DMBI Simplified
DMBI Simplified
DMBI Simplified
Q1) Explain KDD process using figure. What is data mining? Write down a short
note on the KDD process.
● Data mining: It refers to the extraction for mining knowledge from large
amounts of data.
● Knowledge base: It is used to search interesting patterns which helps to make
business decisions.
● Data mining engine: It consists of a set of functional modules like prediction,
cluster analysis, association and correlation analysis, etc.
● Pattern evaluation module: It interacts with data mining modules to find
interesting patterns.
● An enormous amount of data is increasing in file databases and other
repositories.
● It is necessary to develop powerful tools for analysis and interpretation of such
data.
● This results in extraction of interesting knowledge that helps to take business
related decisions.
● KDD stands for knowledge discovery in database
● Data mining is a part of the KDD process.
Knowledge discovery in database is a iterative process as follows:
1. Data cleaning: noisy data and irrelevant data removed from the collection
2. Data integration: multiple data sources are combined in a common source.
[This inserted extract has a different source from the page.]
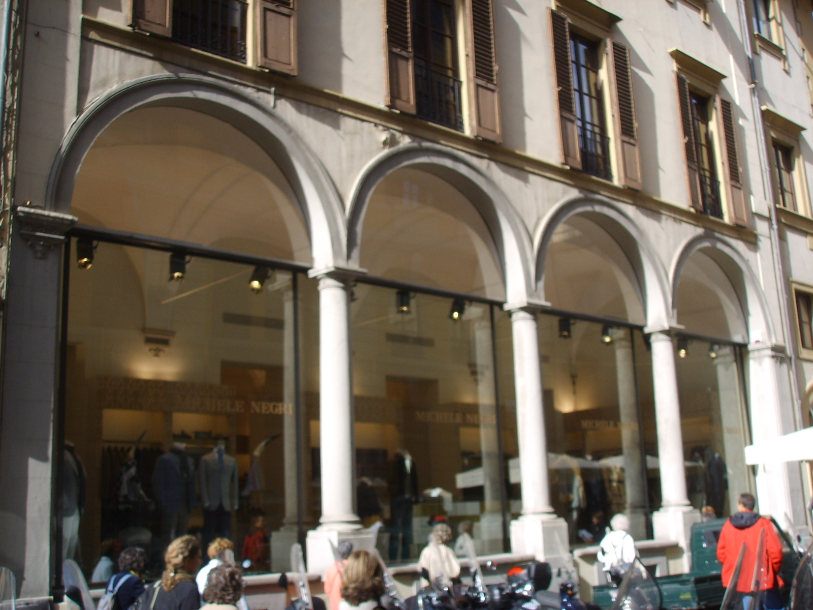 Loggia di san gaetano

The
format of all the data is unified in similar structure.
3. Data selection: relevant data for the analysis is retrieved from the data
collection.
1
4. Data transformation: selected data is transformed into the forms of mining
procedure. Also known as data consolidation.
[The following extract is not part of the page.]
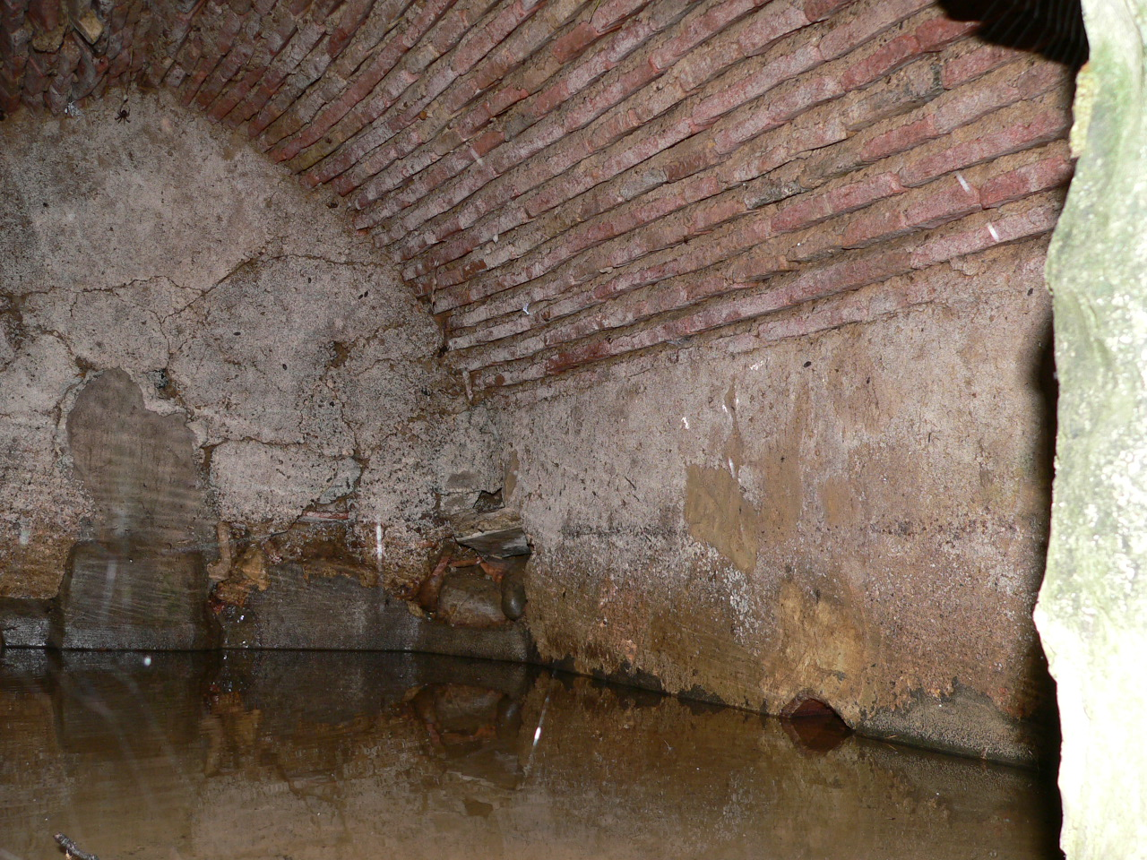 Arthez - houn Grausse - reservoir

5. Data mining: clever techniques are used to extract potentially useful patterns.
6. Pattern evaluation: interesting patterns presenting knowledge are identified.
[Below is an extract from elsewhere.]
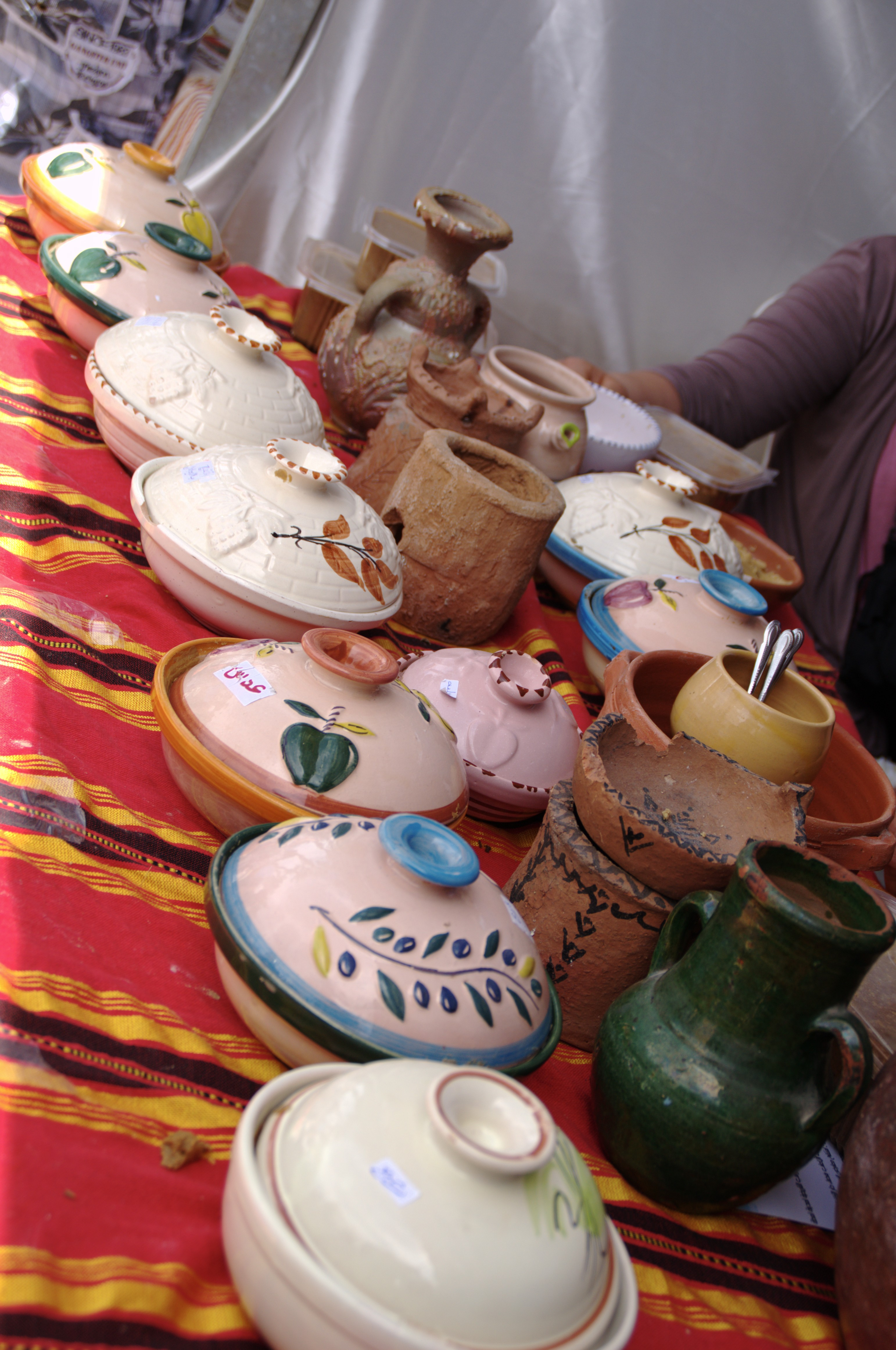 Présentation d'une série de céramiques pour bsissa

7. Knowledge representation: discover knowledge is usually represented to the
user. Users should be able to understand and interpret the data mining results.
Q2) What are the major issues in data mining? Define the term data mining?
Discuss the major issues in data mining.
Data mining refers to the extraction for mining of knowledge from large amounts of
data.
● It is a computational process of discovering interesting patterns from data
warehouses and databases.
● It involves methods like artificial intelligence, machine learning, statistics and
DBMS.
5 Major issues in data mining:
1. Mining methodology
2. User interaction
3. Performance and scalability
4. Diversity of data type
5. Application and social impact
1. Mining methodology
○ Mining different kinds of knowledge in database
○ It requires to develop different types of data mining techniques
○ Mining of knowledge at multiple levels of abstraction
○ Incorporation of background knowledge
○ Handling the noisy and unwanted data
2. User interaction
○ The complex interface of data mining software.
○ Expression and visualisation of data mining results.
○ Handling noise and incomplete data.
○ Pattern evaluation with the help of visualisation techniques.
○ Background study of the domain.
3. Performance and scalability
2
○ Efficiency and scalability of data mining algorithms.
○ Real time execution of data mining algorithm.
○ Parallel distributed and incremental mining problems.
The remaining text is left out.